You’ll find that jconsole is easiest if you’re running it as the same user as the Hadoop daemons (or root), on the same machine as the Java processes you’re interested in. Hadoop’s default hadoop-env.sh already has the “-Dcom.sun.management.jmxremote” option to enable JMX.  JMX can also be configured for remote access.  Refer to Sun’s documentation for the full details, but, in short, place “monitorRole secretPassword” in a file called “jmxremote.password” (with permissions 600), and modify lines in hadoop-env.sh like so:

# Extra Java runtime options. Empty by default.
export HADOOP_OPTS=”-Dcom.sun.management.jmxremote.authenticate=true -Dcom.sun.management.jmxremote.ssl=false -Dcom.sun.management.jmxremote.password.file=$HADOOP_CONF_DIR/jmxremote.password”
# Command specific options appended to HADOOP_OPTS when specified
export HADOOP_NAMENODE_OPTS=”-Dcom.sun.management.jmxremote $HADOOP_NAMENODE_OPTS -Dcom.sun.management.jmxremote.port=8004″
export HADOOP_SECONDARYNAMENODE_OPTS=”-Dcom.sun.management.jmxremote $HADOOP_SECONDARYNAMENODE_OPTS -Dcom.sun.management.jmxremote.port=8005″
export HADOOP_DATANODE_OPTS=”-Dcom.sun.management.jmxremote $HADOOP_DATANODE_OPTS -Dcom.sun.management.jmxremote.port=8006″
export HADOOP_BALANCER_OPTS=”-Dcom.sun.management.jmxremote $HADOOP_BALANCER_OPTS -Dcom.sun.management.jmxremote.port=8007″
export HADOOP_JOBTRACKER_OPTS=”-Dcom.sun.management.jmxremote $HADOOP_JOBTRACKER_OPTS -Dcom.sun.management.jmxremote.port=8008″
export HADOOP_TASKTRACKER_OPTS=”-Dcom.sun.management.jmxremote.port=8009″

You’ll now be able to point jconsole to the appropriate port and authenticate.

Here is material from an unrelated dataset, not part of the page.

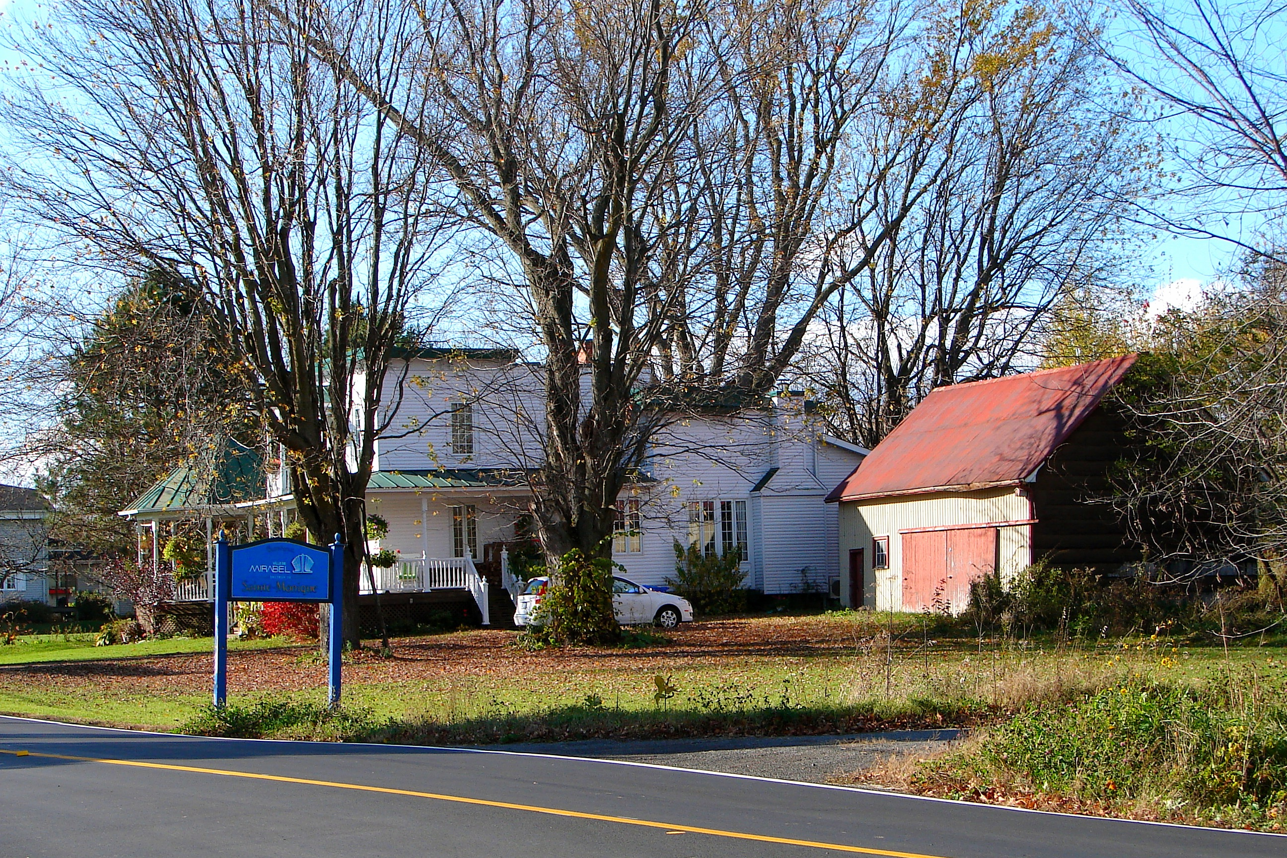 Sainte-Monique (Mirabel), Quebec, Canada

If you want to monitor your Hadoop deployment with Hyperic (plugin here) or Nagios, using JMX is an easy way to bridge the gap between Hadoop and your monitoring software. There are a fair number of command-line oriented JMX tools, including cmdline-jmxclient, Twiddle (part of JBoss), check_jmx (a Nagios plugin), and many others. Hadoop will soon have its own (HADOOP-4756), too!

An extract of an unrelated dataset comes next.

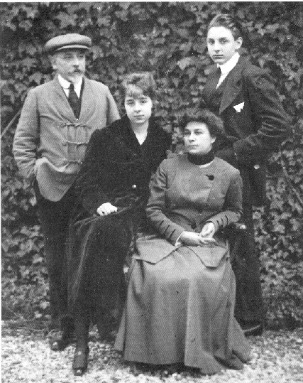 Luigi, Antonietta, Lietta e Fausto in una fotografia che fu inviata al figlio di Pirandello (che era sottotenente), prigioniero a Mauthausen.

Note: some metrics are collected by a periodic timer thread, which is disabled by default. To enable these metrics, use org.apache.hadoop.metrics.spi.NullContextWithUpdateThread as the metrics implementation in conf/hadoop-metrics.properties. — June 8, 2009

Behind the Scenes

Hadoop’s metrics are part of the org.apache.hadoop.metrics package.  If you want to implement your own metrics handler, you’ll need to implement your own MetricsContext, typically extending AbstractMetricsContext.  If you want to add new metrics, see NameNodeMetrics for an example.


9 responses on “Hadoop Metrics

  1. Boris Shkolnik

    if you need to script your JMX access to these metrics you can look at hdfs jmxget command recently added to the trunk. It allows you to get any or all of the metrics into your script.

  2. Jeff

    Any chance of an update to this article that explains the configuration process using the new metrics2.properties file, now that metrics.properties is deprecated? Anywhere online to find a good guide?

  3. Arun

    Since hadoop is a distribued setup, does monitoring via JMX from a single JVM (i would say even a node) effective? How is it taken care that all metrics fetched from name node server are correct for that particular time?